Undaunted by the lopsided score, Sarah Isgur, a conservative legal pundit and former Trump Justice Department spokesperson, and Dean Jens, an economics professor at the University of Central Florida, have refreshed the 3-3-3 Court narrative for 2024. Isgur is not new to this beat, but this time, she unleashes the most formidable weapon in the blogger’s arsenal: color-coded spreadsheets. “Our new mathematical analysis of the court’s decisions from the 2022-2023 session shows just how much it makes sense to think of this Supreme Court as a 3-3-3 court—one whose divides are driven not just by ideology, but a range of other legal considerations as well,” Isgur and Jens write in Politico.
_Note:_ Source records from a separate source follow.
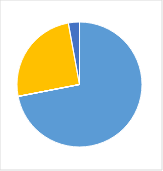
| Category | Series 0 |
|---|---|
| 0 | 0.725 |
| 1 | 0 |
| 2 | 0 |
| 3 | 0.254 |
| 4 | 0.029 |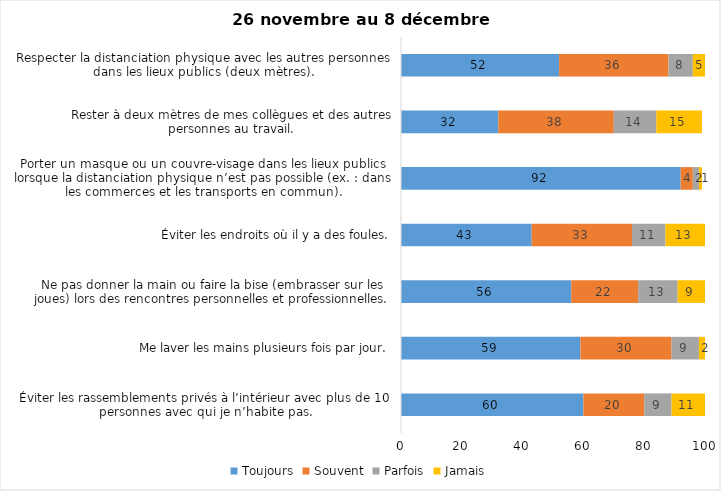
| Category | Toujours | Souvent | Parfois | Jamais |
|---|---|---|---|---|
| Éviter les rassemblements privés à l’intérieur avec plus de 10 personnes avec qui je n’habite pas. | 60 | 20 | 9 | 11 |
| Me laver les mains plusieurs fois par jour. | 59 | 30 | 9 | 2 |
| Ne pas donner la main ou faire la bise (embrasser sur les joues) lors des rencontres personnelles et professionnelles. | 56 | 22 | 13 | 9 |
| Éviter les endroits où il y a des foules. | 43 | 33 | 11 | 13 |
| Porter un masque ou un couvre-visage dans les lieux publics lorsque la distanciation physique n’est pas possible (ex. : dans les commerces et les transports en commun). | 92 | 4 | 2 | 1 |
| Rester à deux mètres de mes collègues et des autres personnes au travail. | 32 | 38 | 14 | 15 |
| Respecter la distanciation physique avec les autres personnes dans les lieux publics (deux mètres). | 52 | 36 | 8 | 5 |

On its face, this take seems reasonable enough. Of course some of the Supreme Court’s many decisions are informed by considerations other than 100 percent ideology; if they weren’t, every decision would be 6-3 and every Supreme Court pundit would be out of a job. But magnifying the significance of occasional, marginal differences between conservative justices is myopic at best and misleading at worst. By downplaying the real-world accomplishments of the six-justice conservative supermajority, the 3-3-3 Court framework delivers the impression that the six-justice conservative supermajority does not really exist.
This, as anyone who has lost one or more legal rights over the past few years can attest, is incorrect. The numbers and charts here might feel authoritative, especially to lawyers who are terrible at math. But they yield no new insights about the impact of the justices’ rulings, and thus mostly serve to obfuscate the fact that the Supreme Court is the Republican Party’s most important source of political power, and may very well remain so for another generation. When the Court’s swing justice is, on a good day, Brett Kavanaugh, liberals aren’t “winning” in any meaningful sense of the word. They are just losing a little more slowly.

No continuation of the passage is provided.